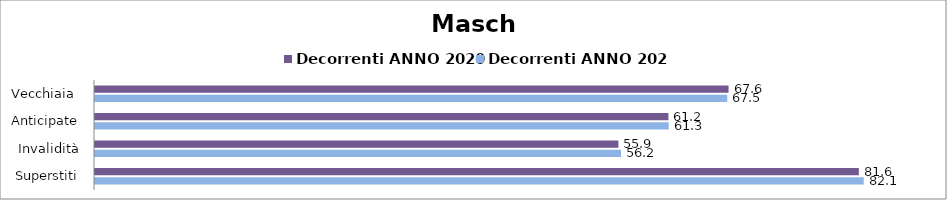
| Category | Decorrenti ANNO 2020 | Decorrenti ANNO 2021 |
|---|---|---|
| Vecchiaia  | 67.64 | 67.5 |
| Anticipate | 61.22 | 61.25 |
| Invalidità | 55.88 | 56.16 |
| Superstiti | 81.55 | 82.07 |
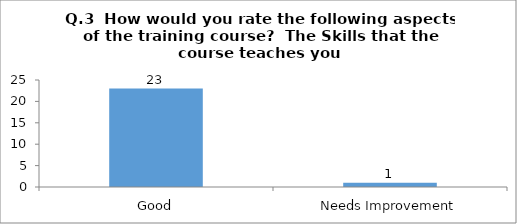
| Category | Q.3  How would you rate the following aspects of the training course?  |
|---|---|
| Good | 23 |
| Needs Improvement | 1 |
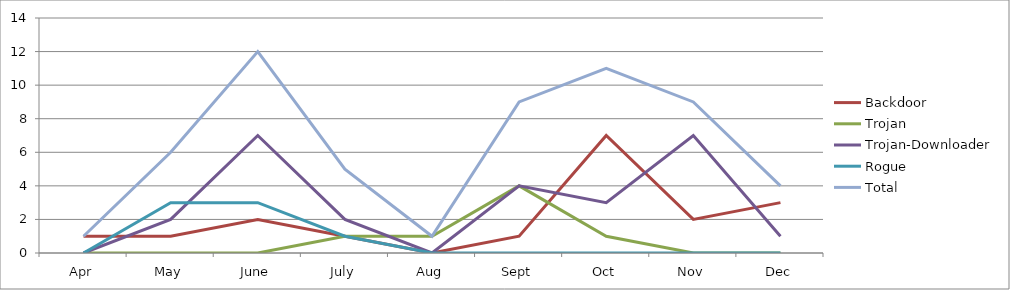
| Category | Backdoor | Trojan | Trojan-Downloader | Rogue | Total |
|---|---|---|---|---|---|
| Apr | 1 | 0 | 0 | 0 | 1 |
| May | 1 | 0 | 2 | 3 | 6 |
| June | 2 | 0 | 7 | 3 | 12 |
| July | 1 | 1 | 2 | 1 | 5 |
| Aug | 0 | 1 | 0 | 0 | 1 |
| Sept | 1 | 4 | 4 | 0 | 9 |
| Oct | 7 | 1 | 3 | 0 | 11 |
| Nov | 2 | 0 | 7 | 0 | 9 |
| Dec | 3 | 0 | 1 | 0 | 4 |
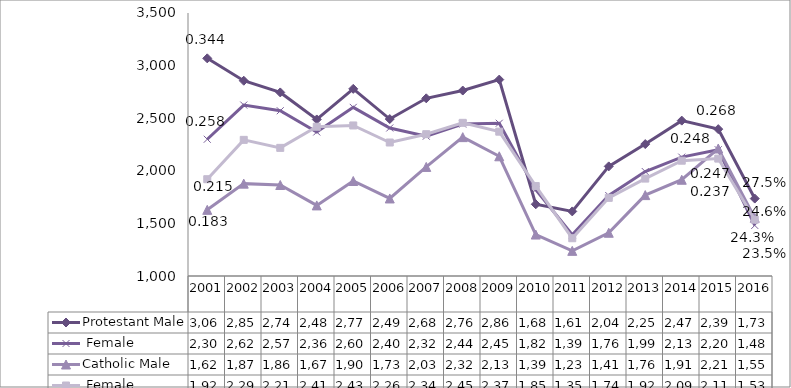
| Category | Protestant | Catholic |
|---|---|---|
| 2001.0 | 2300 | 1920 |
| 2002.0 | 2625 | 2294 |
| 2003.0 | 2571 | 2218 |
| 2004.0 | 2369 | 2419 |
| 2005.0 | 2603 | 2431 |
| 2006.0 | 2407 | 2269 |
| 2007.0 | 2329 | 2348 |
| 2008.0 | 2444 | 2456 |
| 2009.0 | 2452 | 2372 |
| 2010.0 | 1821 | 1855 |
| 2011.0 | 1392 | 1359 |
| 2012.0 | 1765 | 1743 |
| 2013.0 | 1993 | 1926 |
| 2014.0 | 2130 | 2096 |
| 2015.0 | 2200 | 2116 |
| 2016.0 | 1481 | 1535 |
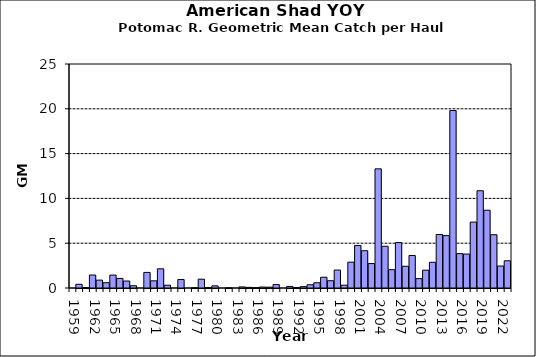
| Category | Series 0 |
|---|---|
| 1959.0 | 0 |
| 1960.0 | 0.414 |
| 1961.0 | 0.044 |
| 1962.0 | 1.448 |
| 1963.0 | 0.881 |
| 1964.0 | 0.589 |
| 1965.0 | 1.443 |
| 1966.0 | 1.07 |
| 1967.0 | 0.776 |
| 1968.0 | 0.254 |
| 1969.0 | 0 |
| 1970.0 | 1.739 |
| 1971.0 | 0.8 |
| 1972.0 | 2.143 |
| 1973.0 | 0.312 |
| 1974.0 | 0 |
| 1975.0 | 0.945 |
| 1976.0 | 0 |
| 1977.0 | 0.017 |
| 1978.0 | 0.985 |
| 1979.0 | 0.034 |
| 1980.0 | 0.237 |
| 1981.0 | 0 |
| 1982.0 | 0.017 |
| 1983.0 | 0 |
| 1984.0 | 0.121 |
| 1985.0 | 0.071 |
| 1986.0 | 0.034 |
| 1987.0 | 0.107 |
| 1988.0 | 0.092 |
| 1989.0 | 0.379 |
| 1990.0 | 0 |
| 1991.0 | 0.175 |
| 1992.0 | 0.051 |
| 1993.0 | 0.15 |
| 1994.0 | 0.362 |
| 1995.0 | 0.586 |
| 1996.0 | 1.201 |
| 1997.0 | 0.812 |
| 1998.0 | 2.002 |
| 1999.0 | 0.312 |
| 2000.0 | 2.885 |
| 2001.0 | 4.745 |
| 2002.0 | 4.161 |
| 2003.0 | 2.727 |
| 2004.0 | 13.3 |
| 2005.0 | 4.658 |
| 2006.0 | 2.042 |
| 2007.0 | 5.068 |
| 2008.0 | 2.423 |
| 2009.0 | 3.628 |
| 2010.0 | 1.045 |
| 2011.0 | 1.989 |
| 2012.0 | 2.87 |
| 2013.0 | 5.969 |
| 2014.0 | 5.846 |
| 2015.0 | 19.808 |
| 2016.0 | 3.837 |
| 2017.0 | 3.789 |
| 2018.0 | 7.356 |
| 2019.0 | 10.856 |
| 2020.0 | 8.68 |
| 2021.0 | 5.946 |
| 2022.0 | 2.452 |
| 2023.0 | 3.036 |

####

> _HOW TO COMPLETE THIS TASK_:
Retype the listing above exactly as it appears, omitting the pictures.

> _THE COMPLETED TASK_:
| Category | Decorrenti ANNO 2020 | Decorrenti ANNO 2021 |
|---|---|---|
| Vecchiaia  | 67.64 | 67.5 |
| Anticipate | 61.22 | 61.25 |
| Invalidità | 55.88 | 56.16 |
| Superstiti | 81.55 | 82.07 |
| Category | Q.3  How would you rate the following aspects of the training course?  |
|---|---|
| Good | 23 |
| Needs Improvement | 1 |
| Category | Backdoor | Trojan | Trojan-Downloader | Rogue | Total |
|---|---|---|---|---|---|
| Apr | 1 | 0 | 0 | 0 | 1 |
| May | 1 | 0 | 2 | 3 | 6 |
| June | 2 | 0 | 7 | 3 | 12 |
| July | 1 | 1 | 2 | 1 | 5 |
| Aug | 0 | 1 | 0 | 0 | 1 |
| Sept | 1 | 4 | 4 | 0 | 9 |
| Oct | 7 | 1 | 3 | 0 | 11 |
| Nov | 2 | 0 | 7 | 0 | 9 |
| Dec | 3 | 0 | 1 | 0 | 4 |
| Category | Protestant | Catholic |
|---|---|---|
| 2001.0 | 2300 | 1920 |
| 2002.0 | 2625 | 2294 |
| 2003.0 | 2571 | 2218 |
| 2004.0 | 2369 | 2419 |
| 2005.0 | 2603 | 2431 |
| 2006.0 | 2407 | 2269 |
| 2007.0 | 2329 | 2348 |
| 2008.0 | 2444 | 2456 |
| 2009.0 | 2452 | 2372 |
| 2010.0 | 1821 | 1855 |
| 2011.0 | 1392 | 1359 |
| 2012.0 | 1765 | 1743 |
| 2013.0 | 1993 | 1926 |
| 2014.0 | 2130 | 2096 |
| 2015.0 | 2200 | 2116 |
| 2016.0 | 1481 | 1535 |
| Category | Series 0 |
|---|---|
| 1959.0 | 0 |
| 1960.0 | 0.414 |
| 1961.0 | 0.044 |
| 1962.0 | 1.448 |
| 1963.0 | 0.881 |
| 1964.0 | 0.589 |
| 1965.0 | 1.443 |
| 1966.0 | 1.07 |
| 1967.0 | 0.776 |
| 1968.0 | 0.254 |
| 1969.0 | 0 |
| 1970.0 | 1.739 |
| 1971.0 | 0.8 |
| 1972.0 | 2.143 |
| 1973.0 | 0.312 |
| 1974.0 | 0 |
| 1975.0 | 0.945 |
| 1976.0 | 0 |
| 1977.0 | 0.017 |
| 1978.0 | 0.985 |
| 1979.0 | 0.034 |
| 1980.0 | 0.237 |
| 1981.0 | 0 |
| 1982.0 | 0.017 |
| 1983.0 | 0 |
| 1984.0 | 0.121 |
| 1985.0 | 0.071 |
| 1986.0 | 0.034 |
| 1987.0 | 0.107 |
| 1988.0 | 0.092 |
| 1989.0 | 0.379 |
| 1990.0 | 0 |
| 1991.0 | 0.175 |
| 1992.0 | 0.051 |
| 1993.0 | 0.15 |
| 1994.0 | 0.362 |
| 1995.0 | 0.586 |
| 1996.0 | 1.201 |
| 1997.0 | 0.812 |
| 1998.0 | 2.002 |
| 1999.0 | 0.312 |
| 2000.0 | 2.885 |
| 2001.0 | 4.745 |
| 2002.0 | 4.161 |
| 2003.0 | 2.727 |
| 2004.0 | 13.3 |
| 2005.0 | 4.658 |
| 2006.0 | 2.042 |
| 2007.0 | 5.068 |
| 2008.0 | 2.423 |
| 2009.0 | 3.628 |
| 2010.0 | 1.045 |
| 2011.0 | 1.989 |
| 2012.0 | 2.87 |
| 2013.0 | 5.969 |
| 2014.0 | 5.846 |
| 2015.0 | 19.808 |
| 2016.0 | 3.837 |
| 2017.0 | 3.789 |
| 2018.0 | 7.356 |
| 2019.0 | 10.856 |
| 2020.0 | 8.68 |
| 2021.0 | 5.946 |
| 2022.0 | 2.452 |
| 2023.0 | 3.036 |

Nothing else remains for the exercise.